The depth of the cut surprised analysts.

Factoring together a 10.5 interest rate and 83-percent inflation, an investment denominated in lira, the Turkish currency, is losing about 72 percent a year, among the worst rates in the world, the Financial Times noted.

Erdogan is preparing a re-election campaign next summer and has staked his shrinking public popularity on his “new economic model” in which low interest rates crash the lira’s value, making Turkey’s exports cheaper abroad and sparking an economic and employment boom.

Erdogan also sees cheap credit as a winning political strategy among his supporters in small businesses and the construction industry, the FT said.

“As long as this brother of yours is in this position,” Erdogan said in a rally earlier this month, “interest rates will continue to come down with every passing day, week, and month.”

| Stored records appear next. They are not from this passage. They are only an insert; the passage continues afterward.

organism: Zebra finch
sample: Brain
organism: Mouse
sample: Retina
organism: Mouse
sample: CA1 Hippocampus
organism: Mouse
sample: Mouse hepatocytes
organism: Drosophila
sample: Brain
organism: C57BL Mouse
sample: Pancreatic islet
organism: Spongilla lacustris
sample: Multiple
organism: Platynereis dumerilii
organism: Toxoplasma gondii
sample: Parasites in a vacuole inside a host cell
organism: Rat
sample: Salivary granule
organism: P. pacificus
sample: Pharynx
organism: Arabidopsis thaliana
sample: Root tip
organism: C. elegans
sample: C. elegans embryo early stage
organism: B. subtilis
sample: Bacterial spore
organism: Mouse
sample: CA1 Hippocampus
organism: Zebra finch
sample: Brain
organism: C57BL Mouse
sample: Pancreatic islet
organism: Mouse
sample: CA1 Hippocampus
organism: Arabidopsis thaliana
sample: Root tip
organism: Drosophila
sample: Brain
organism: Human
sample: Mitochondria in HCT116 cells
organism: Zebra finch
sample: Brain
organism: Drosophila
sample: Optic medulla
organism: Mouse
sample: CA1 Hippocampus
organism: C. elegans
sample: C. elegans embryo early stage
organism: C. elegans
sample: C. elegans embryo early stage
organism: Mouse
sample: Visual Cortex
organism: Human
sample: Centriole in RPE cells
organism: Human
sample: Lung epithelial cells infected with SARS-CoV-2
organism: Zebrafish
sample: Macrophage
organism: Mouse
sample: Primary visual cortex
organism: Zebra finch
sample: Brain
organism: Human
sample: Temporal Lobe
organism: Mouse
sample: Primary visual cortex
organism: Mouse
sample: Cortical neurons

The Central Bank of the Republic of Turkey has been cutting interest rates for more than a year, except for a brief reversal in late 2021, yet inflation has increased at the same time.

“These policies do not seem sustainable, but it seems the economic management will try to maintain this approach until the elections,” Haluk Bürümcekçi  of Bürümcekçi Research & Consulting in Istanbul told the FT.

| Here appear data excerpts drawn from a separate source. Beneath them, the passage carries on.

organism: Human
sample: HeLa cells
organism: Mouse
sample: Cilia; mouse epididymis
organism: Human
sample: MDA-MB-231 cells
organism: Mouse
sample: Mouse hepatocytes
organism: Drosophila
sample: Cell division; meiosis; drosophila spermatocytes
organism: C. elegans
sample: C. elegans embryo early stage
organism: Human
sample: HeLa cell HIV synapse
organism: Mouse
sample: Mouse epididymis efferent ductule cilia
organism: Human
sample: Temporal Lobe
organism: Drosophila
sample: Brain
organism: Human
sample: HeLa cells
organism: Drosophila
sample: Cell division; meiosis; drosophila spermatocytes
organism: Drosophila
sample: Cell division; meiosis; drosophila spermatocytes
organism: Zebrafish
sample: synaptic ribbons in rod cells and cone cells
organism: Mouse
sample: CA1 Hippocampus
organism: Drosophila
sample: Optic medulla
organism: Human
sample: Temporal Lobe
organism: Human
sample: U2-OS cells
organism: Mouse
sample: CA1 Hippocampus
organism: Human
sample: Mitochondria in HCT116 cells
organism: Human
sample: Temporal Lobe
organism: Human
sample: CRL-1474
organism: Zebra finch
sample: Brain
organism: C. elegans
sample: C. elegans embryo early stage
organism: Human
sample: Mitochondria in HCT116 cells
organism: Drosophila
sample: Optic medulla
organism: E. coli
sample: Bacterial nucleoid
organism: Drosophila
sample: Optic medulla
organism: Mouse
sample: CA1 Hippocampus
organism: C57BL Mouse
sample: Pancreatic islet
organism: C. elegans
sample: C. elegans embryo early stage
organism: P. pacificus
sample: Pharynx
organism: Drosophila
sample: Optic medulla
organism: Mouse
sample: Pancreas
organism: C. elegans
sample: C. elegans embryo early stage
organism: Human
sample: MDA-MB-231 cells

PUBLISHER’S NOTE: As we reminded readers in “Only in Turkey: Inflation Rises, Interest Rates Fall” (27 Sep 2022), we have documented Erdogan’s long, losing battle with economic reality in a series of articles, including:

We expect the list to grow longer in the months ahead.

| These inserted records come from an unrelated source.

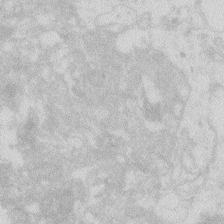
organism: Zebrafish
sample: Macrophage
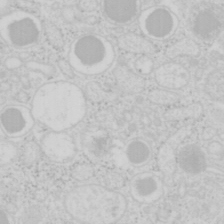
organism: Mouse
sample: Pancreas
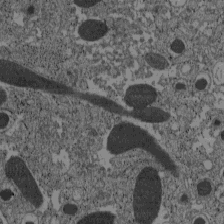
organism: C57BL Mouse
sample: Pancreatic islet
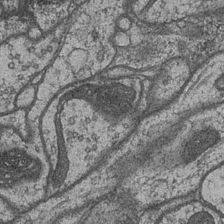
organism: Drosophila
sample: Optic medulla
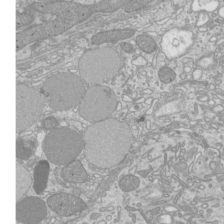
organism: Mouse
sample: Cilia; mouse epididymis
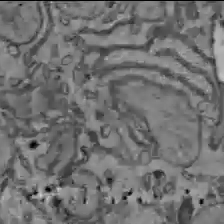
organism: C57BL Mouse
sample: Liver
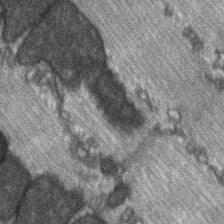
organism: C57BL Mouse
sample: Soleus
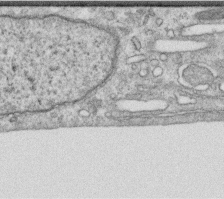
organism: Human
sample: Centriole in RPE cells
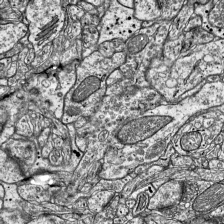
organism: Mouse
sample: Visual Cortex
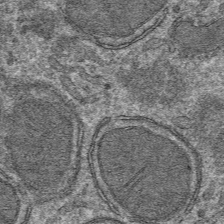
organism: Mouse
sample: Mouse hepatocytes
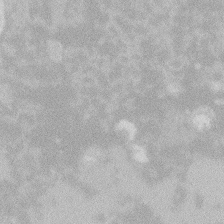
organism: Zebrafish
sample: Macrophage
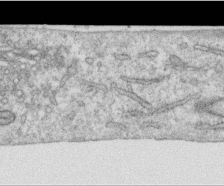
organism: Human
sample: Centriole in RPE cells
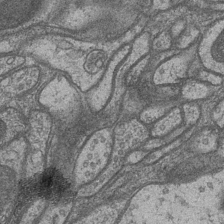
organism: Drosophila
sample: Optic medulla
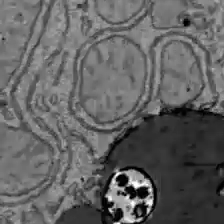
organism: C57BL Mouse
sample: Liver
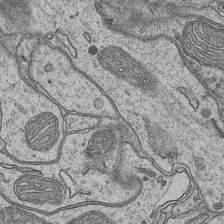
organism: Mouse
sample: CA1 Hippocampus
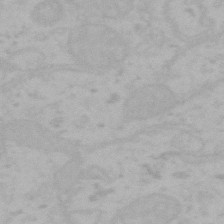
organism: Mouse
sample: Choroid plexus
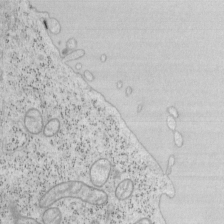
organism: Mouse
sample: OT-I killer T cells with ID8 ovarian cancer cells
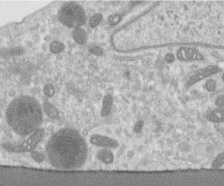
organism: Human
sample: Centriole in RPE cells
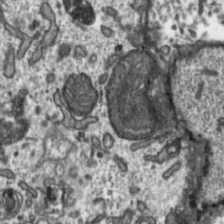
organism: Toxoplasma gondii
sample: Parasites in a vacuole inside a host cell

TREND FORECAST: Erdogan has become so deeply invested in his economic policy that he will not abandon it with his campaign for re-election already under way.

Instead, as next year’s election nears, we expect Erdogan and his hand-picked sycophants at Turkey’s central bank to put up new short-term measures that will loot the bank’s reserves to give the lira CPR.

As he becomes more desperate, domestic protests will increase. This will give Erdogan a pretext to find “terrorists” and “foreign troublemakers” among his critics, cracking down even more on personal freedoms and increasing the chances of a rigged election in his favor next year.

Ultimately, as Turkey’s economy continues to limp, Erdogan may seek to distract his nation and strengthen his hand through military action. As Gerald Celente often says, “When all else fails, they take you to war.”